I have been a big fan of use case for several years. In places where I have heard discouraging words about use case, it was due to an untrained analyst using the technique (i.e., any technique can be misused). For example, the untrained analyst may
• Write very long narratives rather than short dialogues (subject of your Part 2 article)
• Cite actors on the diagram that are not interactive such as receivers of email or printers of reports

I have noted that many agile development teams report using use case to breakdown their product backlog for iterative development. During their dialogue with the client, they start with user stories and transform them into detailed use cases.

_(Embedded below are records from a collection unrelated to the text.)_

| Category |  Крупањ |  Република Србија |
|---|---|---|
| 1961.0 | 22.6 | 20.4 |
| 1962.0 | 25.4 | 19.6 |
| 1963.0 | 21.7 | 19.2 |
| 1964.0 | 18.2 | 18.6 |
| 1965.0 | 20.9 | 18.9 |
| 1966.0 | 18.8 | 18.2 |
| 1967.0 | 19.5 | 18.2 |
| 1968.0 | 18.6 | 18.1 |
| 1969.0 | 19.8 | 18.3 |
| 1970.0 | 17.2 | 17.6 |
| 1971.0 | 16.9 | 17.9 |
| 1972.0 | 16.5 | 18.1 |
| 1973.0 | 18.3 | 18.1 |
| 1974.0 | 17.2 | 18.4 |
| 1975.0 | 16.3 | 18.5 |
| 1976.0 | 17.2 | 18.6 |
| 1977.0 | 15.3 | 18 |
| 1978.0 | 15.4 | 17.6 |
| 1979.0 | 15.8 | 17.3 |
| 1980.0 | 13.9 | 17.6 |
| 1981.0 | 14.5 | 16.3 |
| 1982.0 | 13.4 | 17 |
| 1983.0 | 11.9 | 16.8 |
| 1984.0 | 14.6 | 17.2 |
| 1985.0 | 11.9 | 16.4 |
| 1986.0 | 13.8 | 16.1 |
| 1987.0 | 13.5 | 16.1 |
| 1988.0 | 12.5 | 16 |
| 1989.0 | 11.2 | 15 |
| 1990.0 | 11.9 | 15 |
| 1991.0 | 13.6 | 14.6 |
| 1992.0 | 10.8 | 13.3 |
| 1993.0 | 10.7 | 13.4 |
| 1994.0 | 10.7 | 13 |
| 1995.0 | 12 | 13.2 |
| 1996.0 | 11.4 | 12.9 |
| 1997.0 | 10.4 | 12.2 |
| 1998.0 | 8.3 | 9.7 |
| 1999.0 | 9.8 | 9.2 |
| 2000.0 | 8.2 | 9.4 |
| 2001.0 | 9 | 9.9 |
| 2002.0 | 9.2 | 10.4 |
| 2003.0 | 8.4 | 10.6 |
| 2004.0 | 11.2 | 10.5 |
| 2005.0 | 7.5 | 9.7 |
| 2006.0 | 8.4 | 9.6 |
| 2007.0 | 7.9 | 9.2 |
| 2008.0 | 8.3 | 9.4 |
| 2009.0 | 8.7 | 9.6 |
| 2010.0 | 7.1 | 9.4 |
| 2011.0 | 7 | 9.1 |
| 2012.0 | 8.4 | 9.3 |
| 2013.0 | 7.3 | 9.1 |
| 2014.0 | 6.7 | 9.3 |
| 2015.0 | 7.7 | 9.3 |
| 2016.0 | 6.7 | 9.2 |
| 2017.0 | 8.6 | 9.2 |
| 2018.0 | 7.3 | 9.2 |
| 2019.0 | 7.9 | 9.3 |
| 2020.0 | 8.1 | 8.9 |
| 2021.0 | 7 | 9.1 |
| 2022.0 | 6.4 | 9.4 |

In teaching the use case technique, I always seem to have questions concerning the actor TIME. I believe this is because many system analysts equate this actor to a batch scheduler where there is no interaction; the actor TIME merely triggers an event. Perhaps you can shed some light on this?
• How does TIME fit the interactive definition?
• TIME is outside the system, but where is the interaction other than the initial trigger?
• Is TIME really an exception to the actor definition of being outside the system and being interactive?

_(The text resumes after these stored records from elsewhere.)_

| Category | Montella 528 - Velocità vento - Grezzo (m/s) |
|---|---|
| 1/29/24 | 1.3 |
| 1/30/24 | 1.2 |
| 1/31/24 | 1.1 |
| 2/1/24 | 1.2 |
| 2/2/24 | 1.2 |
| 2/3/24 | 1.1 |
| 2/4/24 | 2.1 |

My experience is also that use cases are used only for interactive-operational systems; not for strategic analytical systems. This is due to the nature of use case construction. Essentially, the use case developer must know what are the actor inputs and the appropriate system responses to those inputs. In building analytical systems (e.g., statistics, correlations, forecasting, data and text mining, optimization, experimental design), the input and responses are unknown. Do you know where use case has been used for developing analytical systems?

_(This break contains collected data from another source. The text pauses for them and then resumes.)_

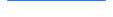
| Category | Series 0 |
|---|---|
| 0 | 33 |
| 1 | 45 |
| 2 | 32 |
| 3 | 29 |
| 4 | 35 |
| 5 | 25 |
| 6 | 33 |
| 7 | 25 |
| 8 | 26 |
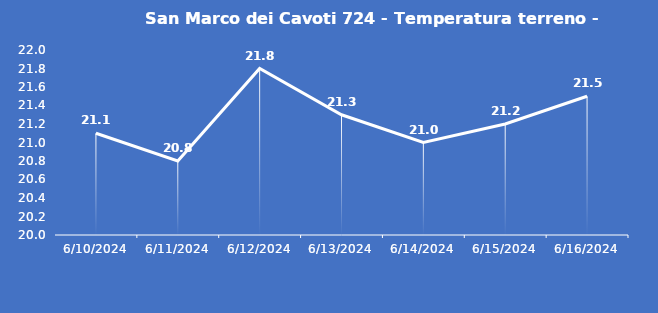
| Category | San Marco dei Cavoti 724 - Temperatura terreno - Grezzo (°C) |
|---|---|
| 6/10/24 | 21.1 |
| 6/11/24 | 20.8 |
| 6/12/24 | 21.8 |
| 6/13/24 | 21.3 |
| 6/14/24 | 21 |
| 6/15/24 | 21.2 |
| 6/16/24 | 21.5 |
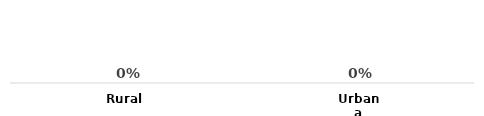
| Category | Series 0 |
|---|---|
| Rural | 0 |
| Urbana | 0 |

Thanks again for the submission.
David Wright posted on Monday, January 20, 2014 1:41 PM
The use case technique can be used at different levels of analysis. I often write 'business' use cases which detail what a business needs to do to reach a goal. It includes interaction with parties outside the business, like customers, and includes manual steps along with using systems.

use cases are good for analyzing what is done, but not for analytical systems; the focus shifts from what is done to 'what questions do you want answered '. That requires different techniques, so use cases are a good technique when used for the right thing.
Abhirup posted on Tuesday, January 21, 2014 5:39 AM
In line with the above comments, would like to understand a real world example of BOTH time triggers as well as event triggers as Actors.
Thank you
elarson posted on Tuesday, January 28, 2014 3:52 PM
@mmonteleone and @duttasaab
So here are some examples of a Time actor
Reports are run regularly, like weekly or monthly or year-end or whatever. These reports can be online or batch. It’s time that triggers the generation of the report.
I use my bank’s Bill Payment function. I have certain payees set up on a regular basis and when that date occurs (time trigger) my bank sends out the check to that payee. For example, the bank will send a check to my mortgage company each month. The sending of the check is triggered by the date (time actor).
My thermostat is an example of both a time and an event actor. When a “temperature event” occurs, such as the temperature in the house falling below the temperature registered on my thermostat, the heat comes on. In addition, the heat comes on and goes off at certain times of the day (time trigger).
Mark Monteleone posted on Wednesday, January 29, 2014 8:43 AM
Thank you for your response. BTW, I attended your session on building trust at last year’s BBC Conference; I enjoyed it very much.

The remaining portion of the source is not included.